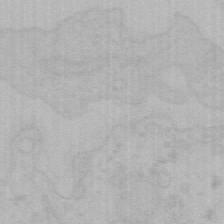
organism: Mouse
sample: Choroid plexus
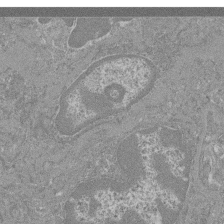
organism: Mouse
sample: Glomerulus
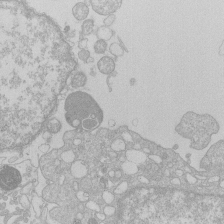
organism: Human
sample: Macrophage cells
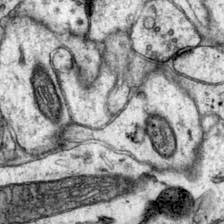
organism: Mouse
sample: Primary visual cortex
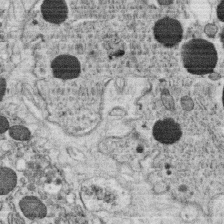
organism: C. elegans
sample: C. elegans oocyte; sperm cells
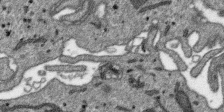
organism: Human
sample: Lung epithelial cells, uninfected (mock) control
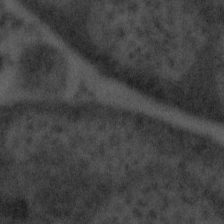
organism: Tuwongella immobilis
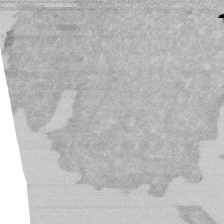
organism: Human
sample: HIV infected U937 cells
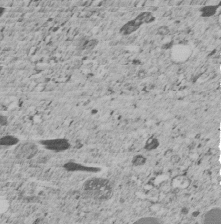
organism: C. elegans
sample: C. elegans embryo early stage
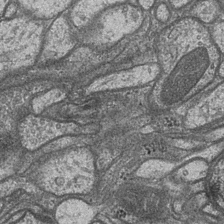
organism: Drosophila
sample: Optic medulla
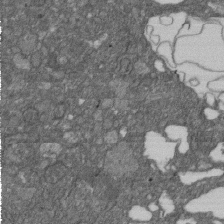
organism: Drosophila
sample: Nephrocyte
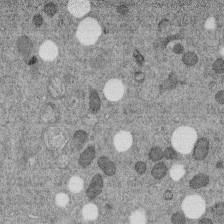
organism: C. elegans
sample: C. elegans embryo early stage
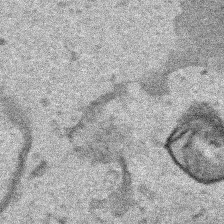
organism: Human
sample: Mitochondria in HCT116 cells
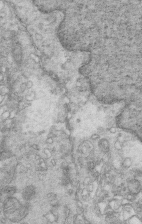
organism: Mouse
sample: Multiciliated cells
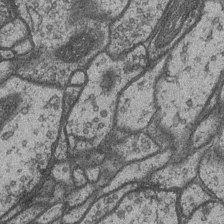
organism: Drosophila
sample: Optic medulla
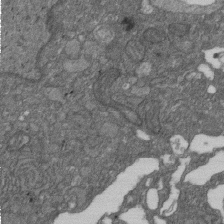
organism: Drosophila
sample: Nephrocyte
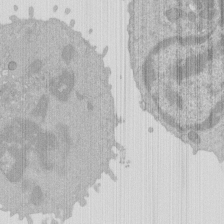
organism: Mouse
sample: Activated Pmel transgenic CD8+ T Cells
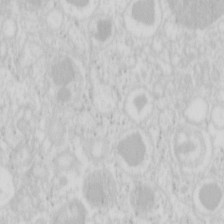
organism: Mouse
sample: Pancreas
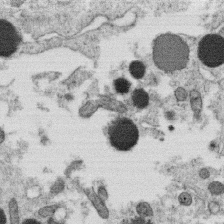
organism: C. elegans
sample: C. elegans oocyte; sperm cells
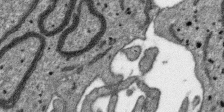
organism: Human
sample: Lung epithelial cells, uninfected (mock) control
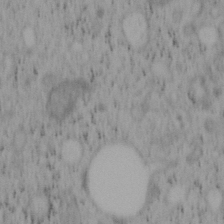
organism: Mouse
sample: OT-I killer T cells with ID8 ovarian cancer cells
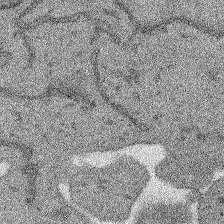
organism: Human
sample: HeLa cells
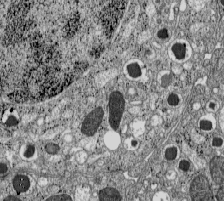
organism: C57BL Mouse
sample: Pancreatic islet
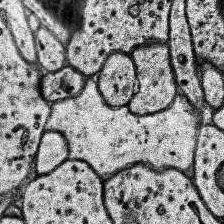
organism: Human
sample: Temporal Lobe
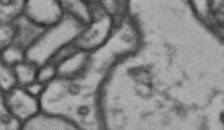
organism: Drosophila
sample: Brain
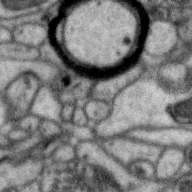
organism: Zebra finch
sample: Brain
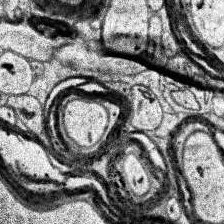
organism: Human
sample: Temporal Lobe
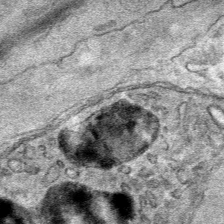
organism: Mouse
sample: Mouse Salivary gland
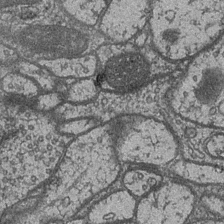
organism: Drosophila
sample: Optic medulla
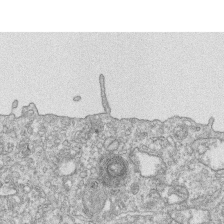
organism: Human
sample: HeLa cell HIV synapse
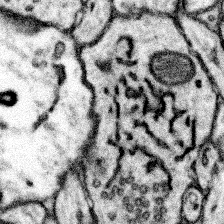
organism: Mouse
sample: Somatosensory cortex neuropil
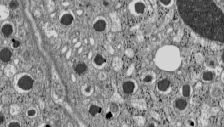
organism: C57BL Mouse
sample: Pancreatic islet
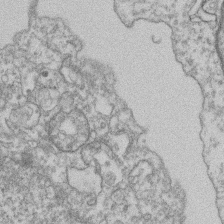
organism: Mouse
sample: T cell stromal cell synapse
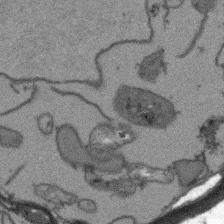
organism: Arabidopsis thaliana
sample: Root tip
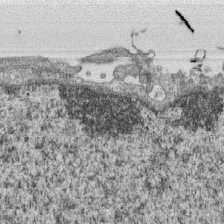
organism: African green monkey
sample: Vero E6 cells infected with SARS-CoV-2
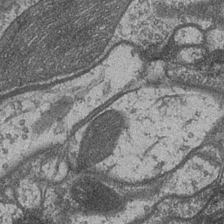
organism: Drosophila
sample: Optic medulla
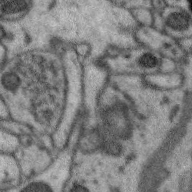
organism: Zebra finch
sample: Brain
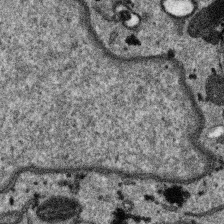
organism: Human
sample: Lung epithelial cells infected with SARS-CoV-2
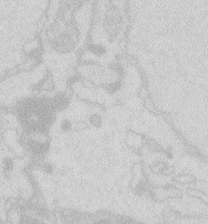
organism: Zebrafish
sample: Macrophage
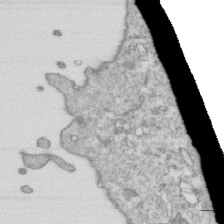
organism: Mouse
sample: Activated OT-1 CD8+ T cells
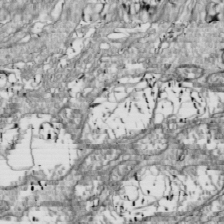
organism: Drosophila
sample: Cell division; meiosis; drosophila spermatocytes
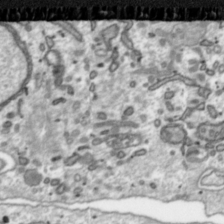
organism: Toxoplasma gondii
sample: Parasites in a vacuole inside a host cell
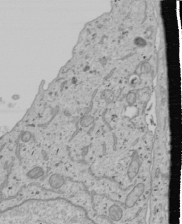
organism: Human
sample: Mitochondria in U2OS cells
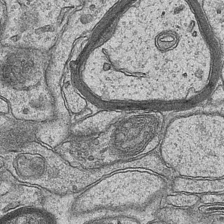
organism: Mouse
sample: CA1 Hippocampus
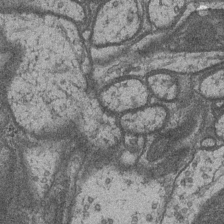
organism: Drosophila
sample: Optic medulla
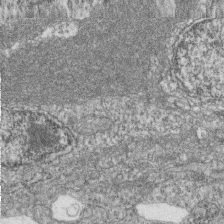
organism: Zebrafish
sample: Cilia; retinal pigment epithelium
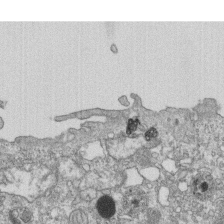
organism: Human
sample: HeLa cell HIV synapse
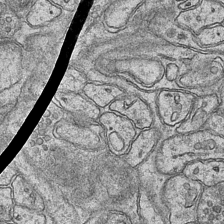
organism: Mouse
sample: CA1 Hippocampus
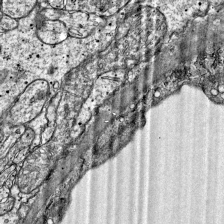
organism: Mouse
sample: Visual Cortex
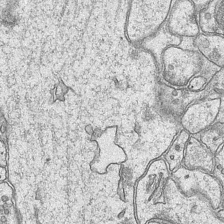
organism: Mouse
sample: CA1 Hippocampus
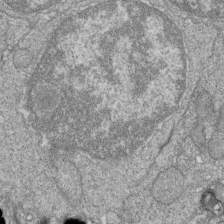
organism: Zebrafish
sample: Cilia; retinal pigment epithelium
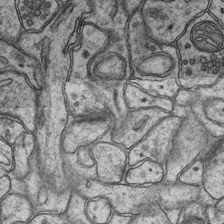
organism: Mouse
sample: CA1 Hippocampus
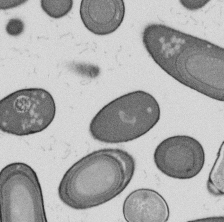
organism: B. subtilis
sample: Bacterial spore
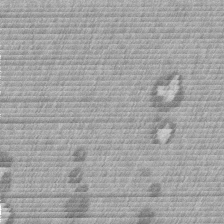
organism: Mouse
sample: Dividing mouse embryo 1 cell stage
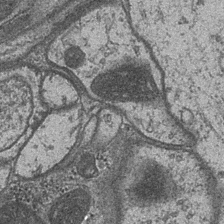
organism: Drosophila
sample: Optic medulla
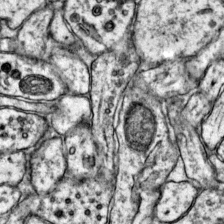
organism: Mouse
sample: Primary visual cortex
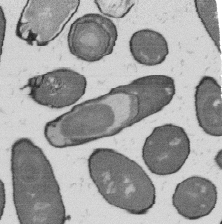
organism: B. subtilis
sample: Bacterial spore
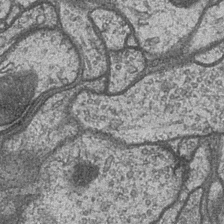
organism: Drosophila
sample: Optic medulla
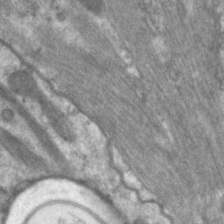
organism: C. elegans
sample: Pharynx
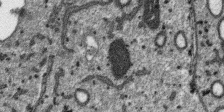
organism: Human
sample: Lung epithelial cells infected with SARS-CoV-2
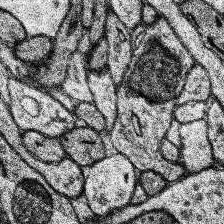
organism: Human
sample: Temporal Lobe
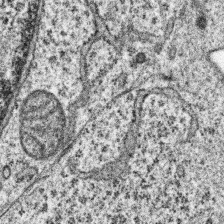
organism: Human
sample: HeLa cells
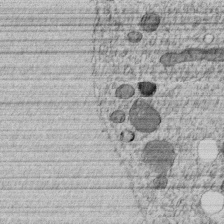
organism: C. elegans
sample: C. elegans embryo early stage
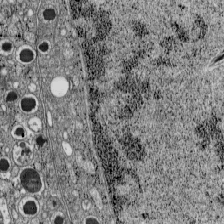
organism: C57BL Mouse
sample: Pancreatic islet
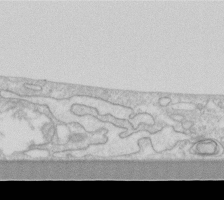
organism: Human
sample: Fibroblast cells
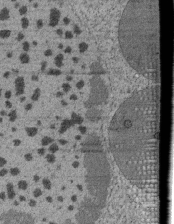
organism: Tetrahymena
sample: Cilia in tetrahymena
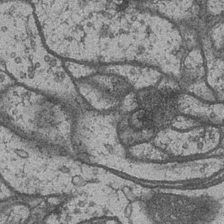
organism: Drosophila
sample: Optic medulla
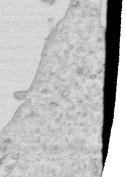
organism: Human
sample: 1205lu cells
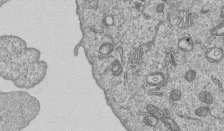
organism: Human
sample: MDA-MB-231 cells
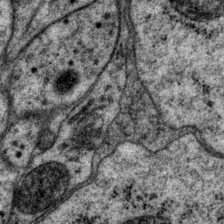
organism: P. pacificus
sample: Pharynx
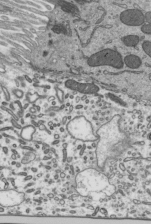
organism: Mouse
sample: Mouse epididymis efferent ductule cilia
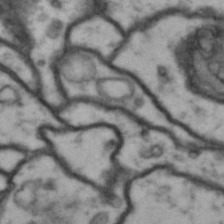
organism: Drosophila
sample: Brain
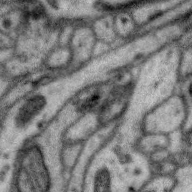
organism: Zebra finch
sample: Brain
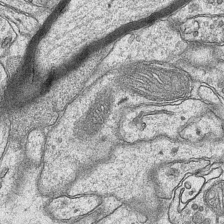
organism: Mouse
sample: CA1 Hippocampus
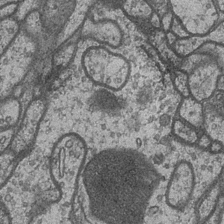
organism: Drosophila
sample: Optic medulla
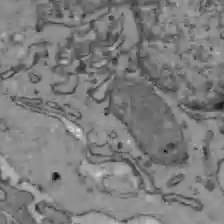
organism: C57BL Mouse
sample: Liver
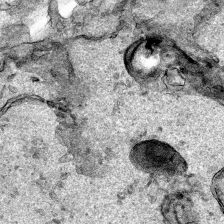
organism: Human
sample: Mitochondria in HCT116 cells
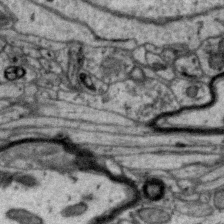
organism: Zebra finch
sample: Brain
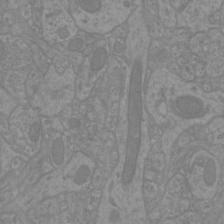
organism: Mouse
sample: Cortical neurons
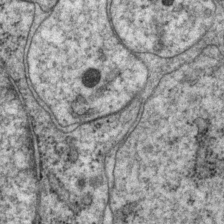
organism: P. pacificus
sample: Pharynx
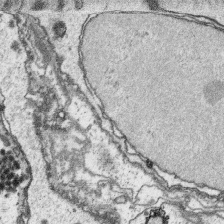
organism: Platynereis dumerilii
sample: Parapodia
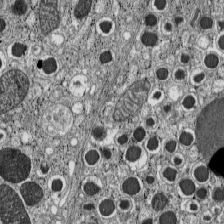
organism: C57BL Mouse
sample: Pancreatic islet
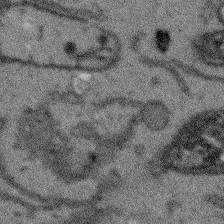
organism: Arabidopsis thaliana
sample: Root tip
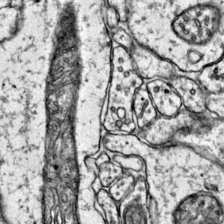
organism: Mouse
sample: Primary visual cortex
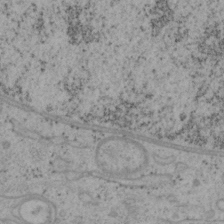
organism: Human
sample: HeLa cells
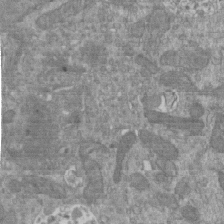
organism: Mouse
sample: ED-1 cell nuclei; centrioles
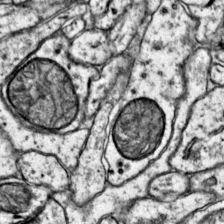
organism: Mouse
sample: Primary visual cortex
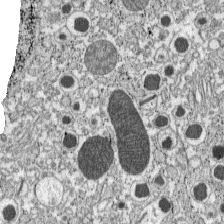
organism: C57BL Mouse
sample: Pancreatic islet
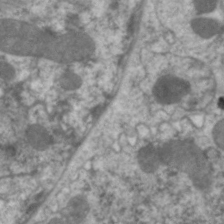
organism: C. elegans
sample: Pharynx
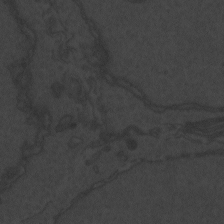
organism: Zebrafish
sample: Macrophage infected with Toxoplasma gondii
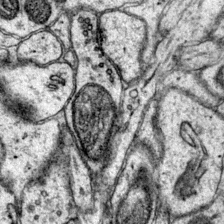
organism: Mouse
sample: Primary visual cortex
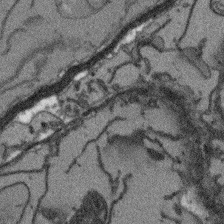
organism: Arabidopsis thaliana
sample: Root tip
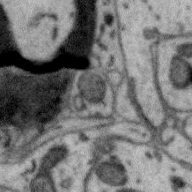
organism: Zebra finch
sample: Brain
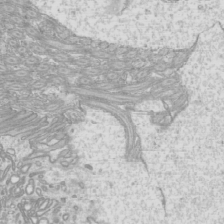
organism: Mouse
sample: Cilia; mouse epididymis
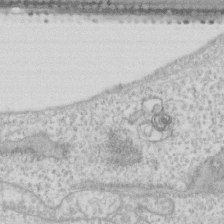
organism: Human
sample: Fibroblast cells
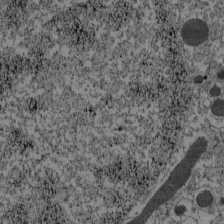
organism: C57BL Mouse
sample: Pancreatic islet
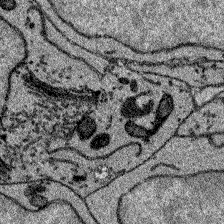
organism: Zebrafish
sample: Larval olfactory bulb
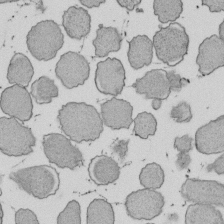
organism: E. coli
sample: Bacterial nucleoid
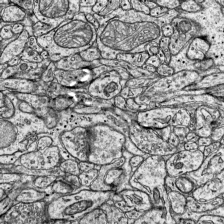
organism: Mouse
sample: Visual Cortex
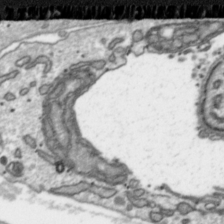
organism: Toxoplasma gondii
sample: Parasites in a vacuole inside a host cell
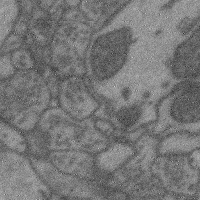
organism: Mouse
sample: Cerebral cortex
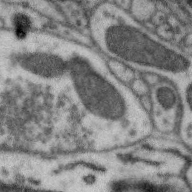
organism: Zebra finch
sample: Brain
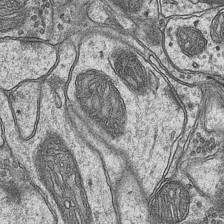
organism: Mouse
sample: CA1 Hippocampus
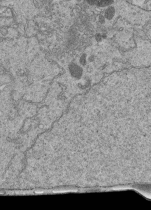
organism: Human
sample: Retinal organoid Rod and Cone cells
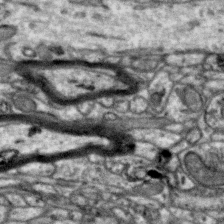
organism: Zebra finch
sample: Brain
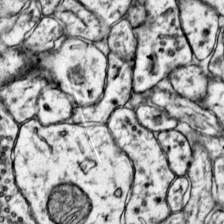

- What you need to do -
Your output should consist solely of the lines from the line containing "sample: Larval olfactory bulb" through the last line of the entries, verbatim, minus any pictures.

- Answer to this exercise -
sample: Larval olfactory bulb
organism: E. coli
sample: Bacterial nucleoid
organism: Mouse
sample: Visual Cortex
organism: Toxoplasma gondii
sample: Parasites in a vacuole inside a host cell
organism: Mouse
sample: Cerebral cortex
organism: Zebra finch
sample: Brain
organism: Mouse
sample: CA1 Hippocampus
organism: Human
sample: Retinal organoid Rod and Cone cells
organism: Zebra finch
sample: Brain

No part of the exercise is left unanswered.